Set down exactly, and only, the lines from the one with "Anton van Dyck, Prinz" to the final line of the entries, both included.

Start of Supplied records

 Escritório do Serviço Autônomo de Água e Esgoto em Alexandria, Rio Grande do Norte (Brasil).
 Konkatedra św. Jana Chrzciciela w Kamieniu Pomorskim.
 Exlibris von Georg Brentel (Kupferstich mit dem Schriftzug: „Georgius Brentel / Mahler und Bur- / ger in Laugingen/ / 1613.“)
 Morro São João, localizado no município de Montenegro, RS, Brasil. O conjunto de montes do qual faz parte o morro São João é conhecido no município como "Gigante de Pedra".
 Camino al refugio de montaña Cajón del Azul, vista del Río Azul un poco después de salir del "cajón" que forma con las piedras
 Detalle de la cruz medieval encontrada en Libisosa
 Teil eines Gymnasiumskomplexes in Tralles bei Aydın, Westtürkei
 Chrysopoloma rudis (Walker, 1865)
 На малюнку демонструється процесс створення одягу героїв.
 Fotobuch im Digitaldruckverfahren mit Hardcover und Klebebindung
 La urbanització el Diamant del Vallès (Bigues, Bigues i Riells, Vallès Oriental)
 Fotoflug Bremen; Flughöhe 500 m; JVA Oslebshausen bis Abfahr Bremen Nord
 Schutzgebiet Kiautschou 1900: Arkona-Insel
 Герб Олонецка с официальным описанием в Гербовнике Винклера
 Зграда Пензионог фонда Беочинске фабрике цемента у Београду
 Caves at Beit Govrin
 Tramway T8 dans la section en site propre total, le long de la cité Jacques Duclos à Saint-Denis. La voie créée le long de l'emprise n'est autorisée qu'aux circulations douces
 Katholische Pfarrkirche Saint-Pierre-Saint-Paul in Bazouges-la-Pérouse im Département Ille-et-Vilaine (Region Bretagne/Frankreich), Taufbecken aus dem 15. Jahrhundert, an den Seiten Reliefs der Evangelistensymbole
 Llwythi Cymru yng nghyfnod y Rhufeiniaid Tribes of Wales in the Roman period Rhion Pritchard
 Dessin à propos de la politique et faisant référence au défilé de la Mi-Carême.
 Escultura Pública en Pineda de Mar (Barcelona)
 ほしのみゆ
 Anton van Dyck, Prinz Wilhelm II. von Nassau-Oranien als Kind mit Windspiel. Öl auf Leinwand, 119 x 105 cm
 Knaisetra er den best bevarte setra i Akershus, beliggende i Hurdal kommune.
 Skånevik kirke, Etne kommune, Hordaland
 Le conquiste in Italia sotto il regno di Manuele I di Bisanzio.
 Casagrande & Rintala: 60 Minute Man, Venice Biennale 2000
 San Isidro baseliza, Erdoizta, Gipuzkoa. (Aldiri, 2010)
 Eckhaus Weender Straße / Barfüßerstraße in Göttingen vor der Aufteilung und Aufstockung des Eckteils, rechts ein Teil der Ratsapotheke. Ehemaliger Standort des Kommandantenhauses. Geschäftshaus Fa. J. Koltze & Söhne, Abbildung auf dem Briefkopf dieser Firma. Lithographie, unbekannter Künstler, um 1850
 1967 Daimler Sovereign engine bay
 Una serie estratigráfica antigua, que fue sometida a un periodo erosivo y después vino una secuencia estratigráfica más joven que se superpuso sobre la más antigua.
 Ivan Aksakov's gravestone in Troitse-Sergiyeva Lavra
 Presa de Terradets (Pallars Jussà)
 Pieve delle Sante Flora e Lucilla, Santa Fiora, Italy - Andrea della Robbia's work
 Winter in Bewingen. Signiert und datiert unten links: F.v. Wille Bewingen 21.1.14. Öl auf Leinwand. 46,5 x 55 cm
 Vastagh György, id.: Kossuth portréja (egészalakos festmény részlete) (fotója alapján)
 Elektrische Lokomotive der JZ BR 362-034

End of Supplied records

• [Your solution]
 Anton van Dyck, Prinz Wilhelm II. von Nassau-Oranien als Kind mit Windspiel. Öl auf Leinwand, 119 x 105 cm
 Knaisetra er den best bevarte setra i Akershus, beliggende i Hurdal kommune.
 Skånevik kirke, Etne kommune, Hordaland
 Le conquiste in Italia sotto il regno di Manuele I di Bisanzio.
 Casagrande & Rintala: 60 Minute Man, Venice Biennale 2000
 San Isidro baseliza, Erdoizta, Gipuzkoa. (Aldiri, 2010)
 Eckhaus Weender Straße / Barfüßerstraße in Göttingen vor der Aufteilung und Aufstockung des Eckteils, rechts ein Teil der Ratsapotheke. Ehemaliger Standort des Kommandantenhauses. Geschäftshaus Fa. J. Koltze & Söhne, Abbildung auf dem Briefkopf dieser Firma. Lithographie, unbekannter Künstler, um 1850
 1967 Daimler Sovereign engine bay
 Una serie estratigráfica antigua, que fue sometida a un periodo erosivo y después vino una secuencia estratigráfica más joven que se superpuso sobre la más antigua.
 Ivan Aksakov's gravestone in Troitse-Sergiyeva Lavra
 Presa de Terradets (Pallars Jussà)
 Pieve delle Sante Flora e Lucilla, Santa Fiora, Italy - Andrea della Robbia's work
 Winter in Bewingen. Signiert und datiert unten links: F.v. Wille Bewingen 21.1.14. Öl auf Leinwand. 46,5 x 55 cm
 Vastagh György, id.: Kossuth portréja (egészalakos festmény részlete) (fotója alapján)
 Elektrische Lokomotive der JZ BR 362-034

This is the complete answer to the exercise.